§ **Source data**:

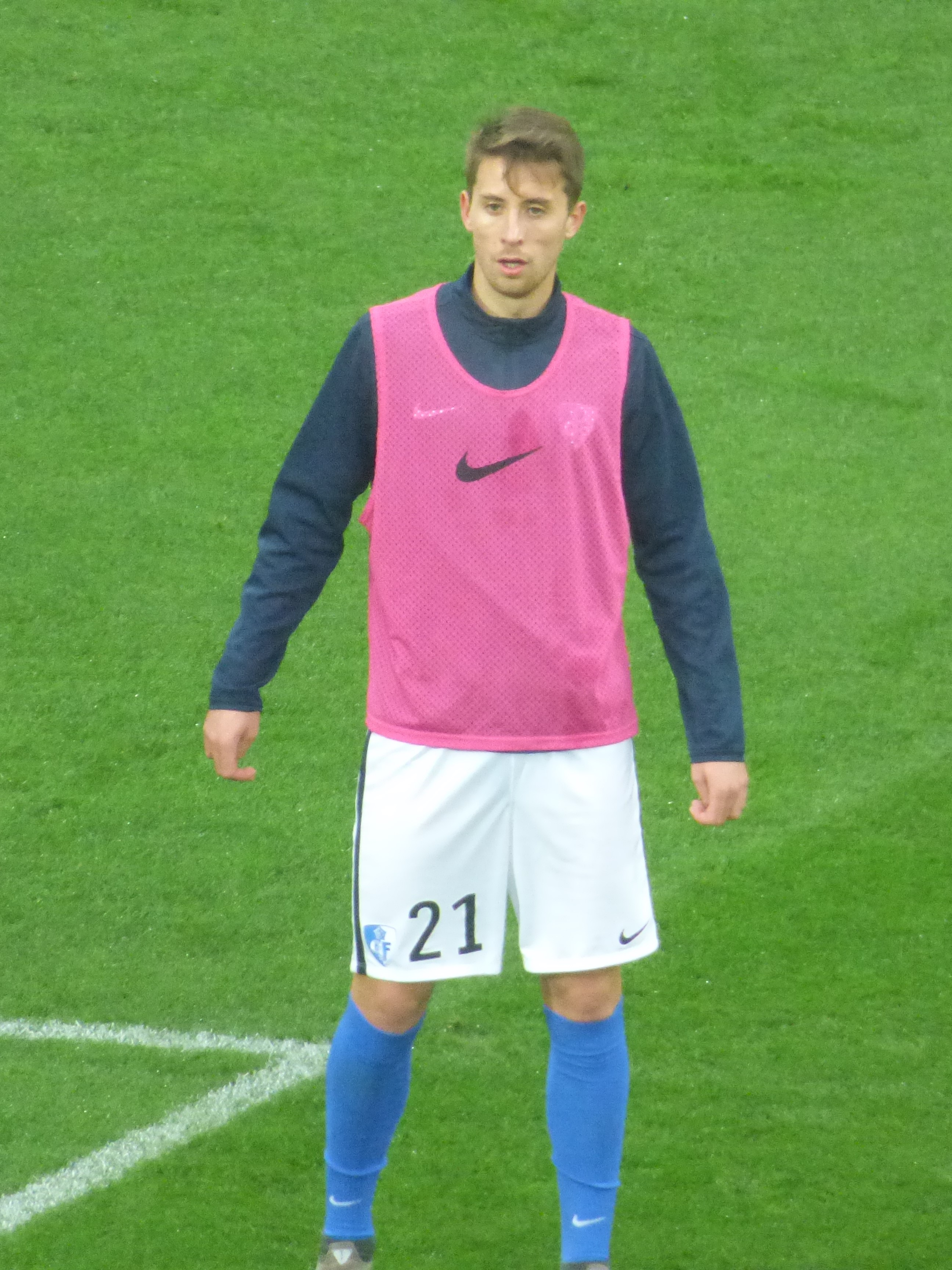 Jessy Benet avant le match RC Lens / Grenoble Foot 38, le 24 novembre 2018, comptant pour la quinzième journée du championnat de France de football de Ligue 2 2018-2019, au Stade Bollaert-Delelis.
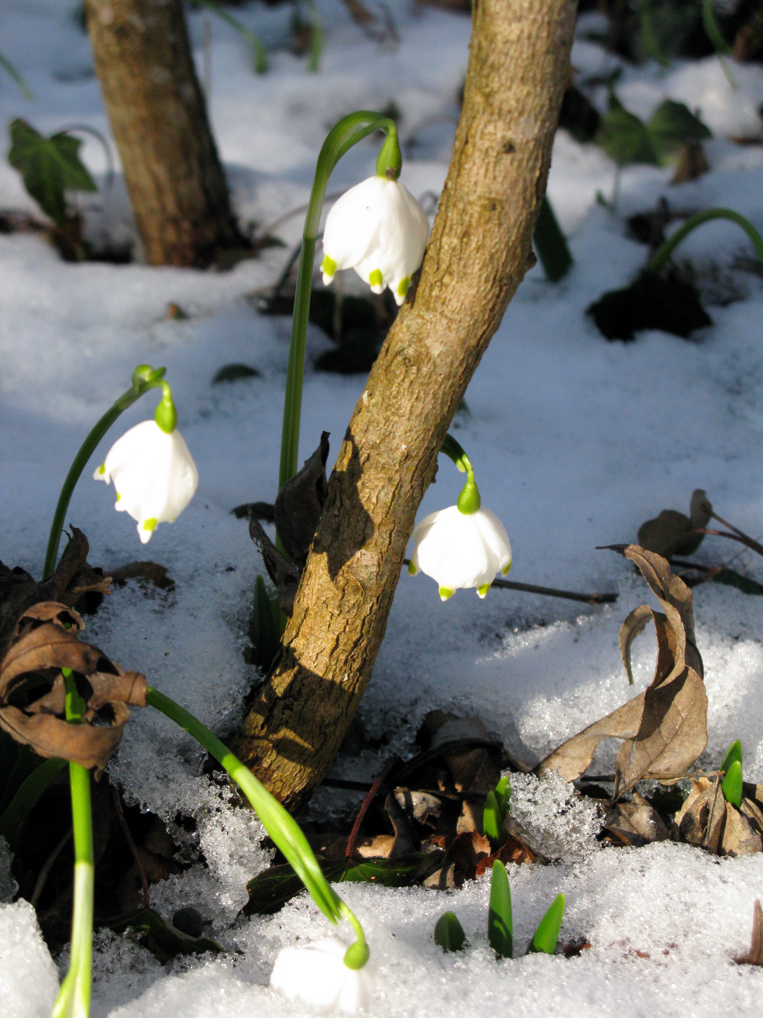 blühende Märzenbecher am Honigbuck im Freiburger Mooswald
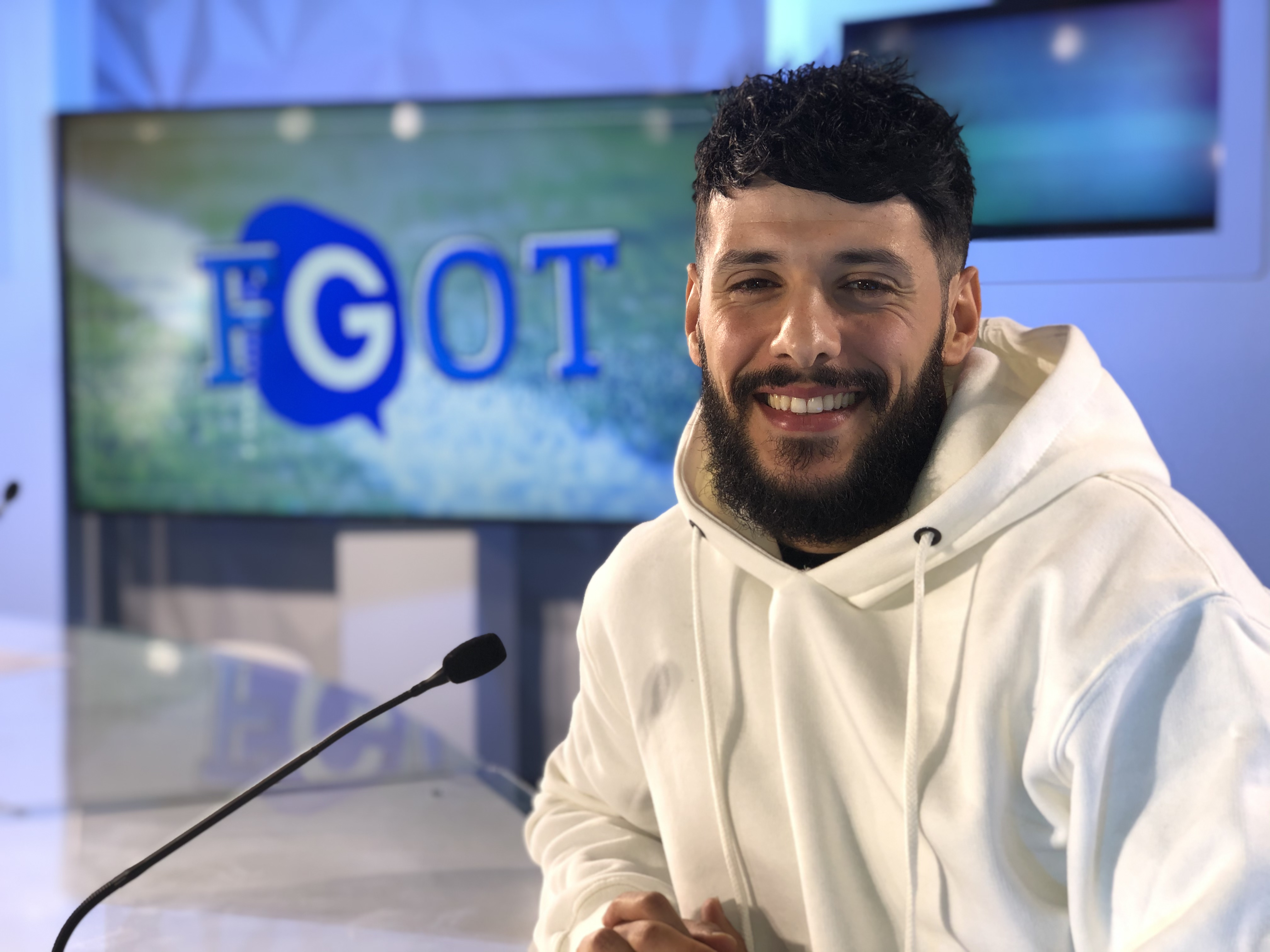 Farès Hachi sur le plateau de téléGrenoble
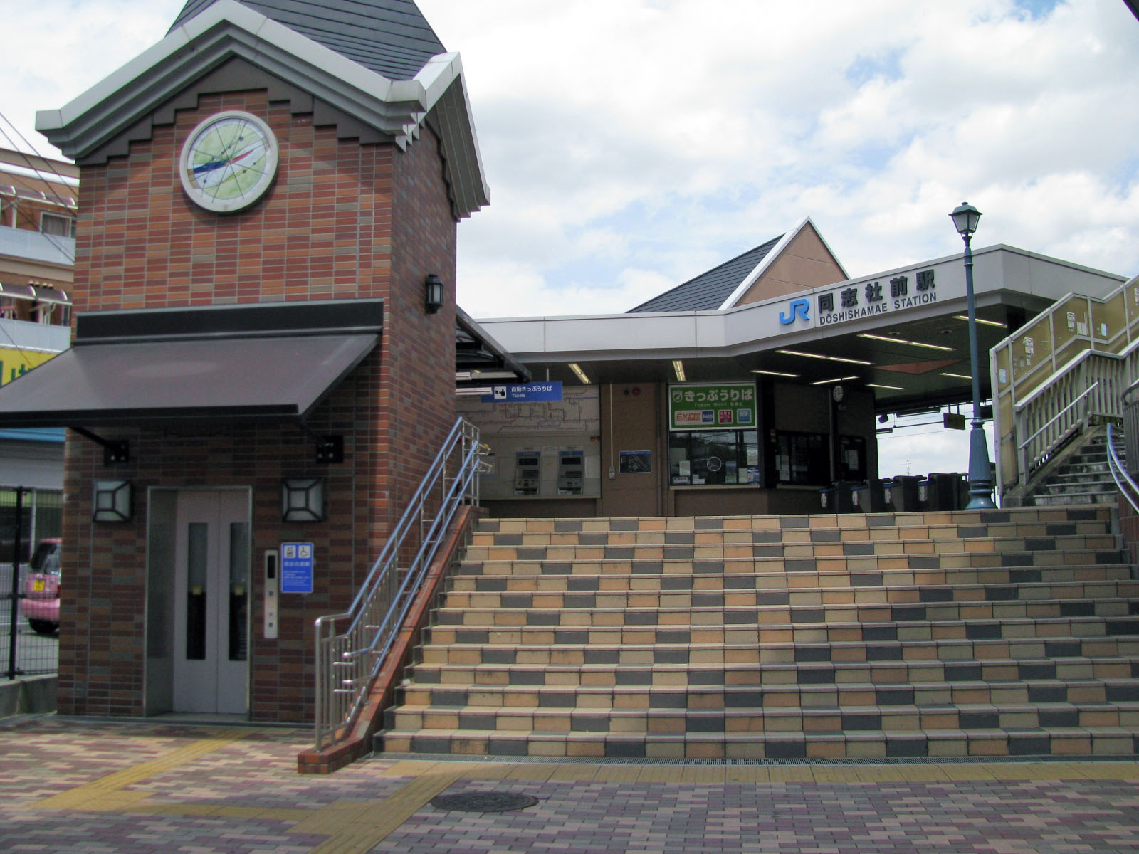 西日本旅客鉄道（JR西日本）片町線（学研都市線）同志社前駅
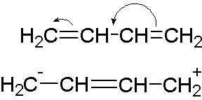 1,3-butadiene resonances
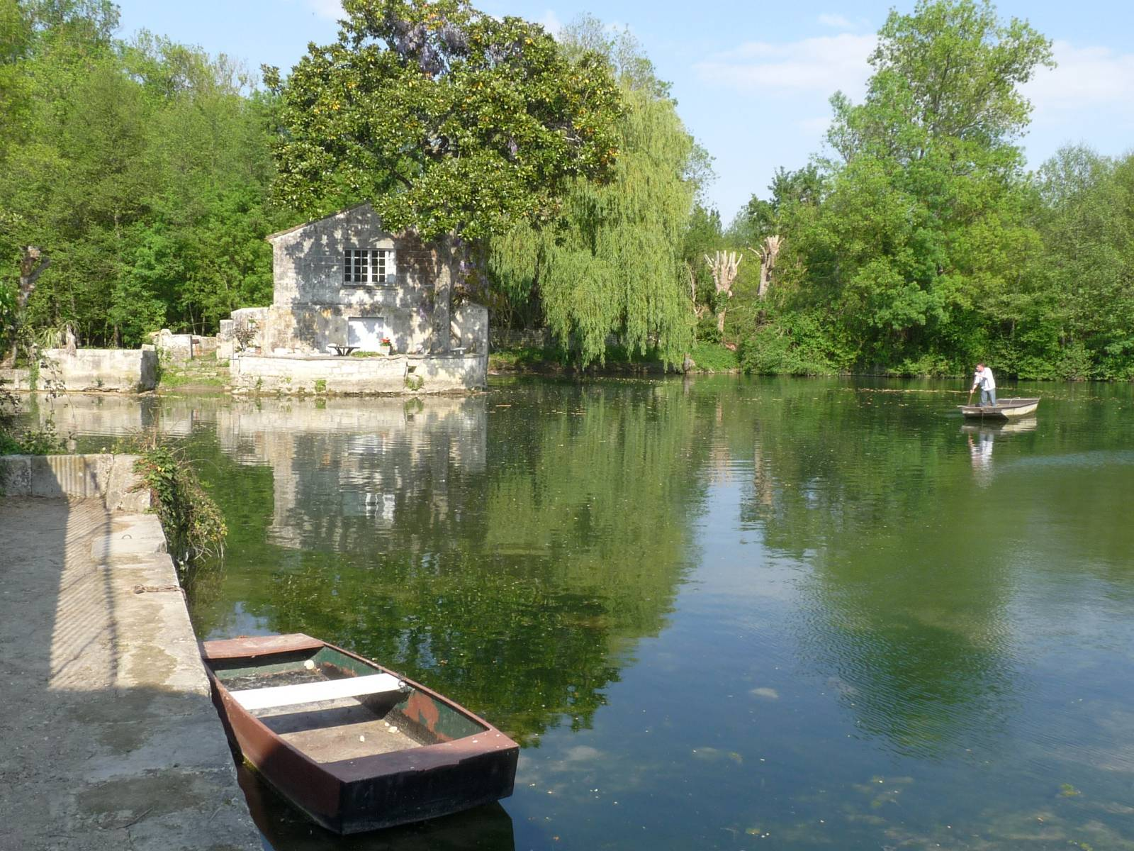 La Charente à Saintonge, Saint-Même-les-Carrières (16), France
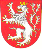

§ **To do**:
Return nothing except the lines from the one containing "blühende Märzenbecher am" through the final line of the data, copied exactly. Leave out all pictures.

§ **Task answer**:
 blühende Märzenbecher am Honigbuck im Freiburger Mooswald
 Farès Hachi sur le plateau de téléGrenoble
 西日本旅客鉄道（JR西日本）片町線（学研都市線）同志社前駅
 1,3-butadiene resonances
 La Charente à Saintonge, Saint-Même-les-Carrières (16), France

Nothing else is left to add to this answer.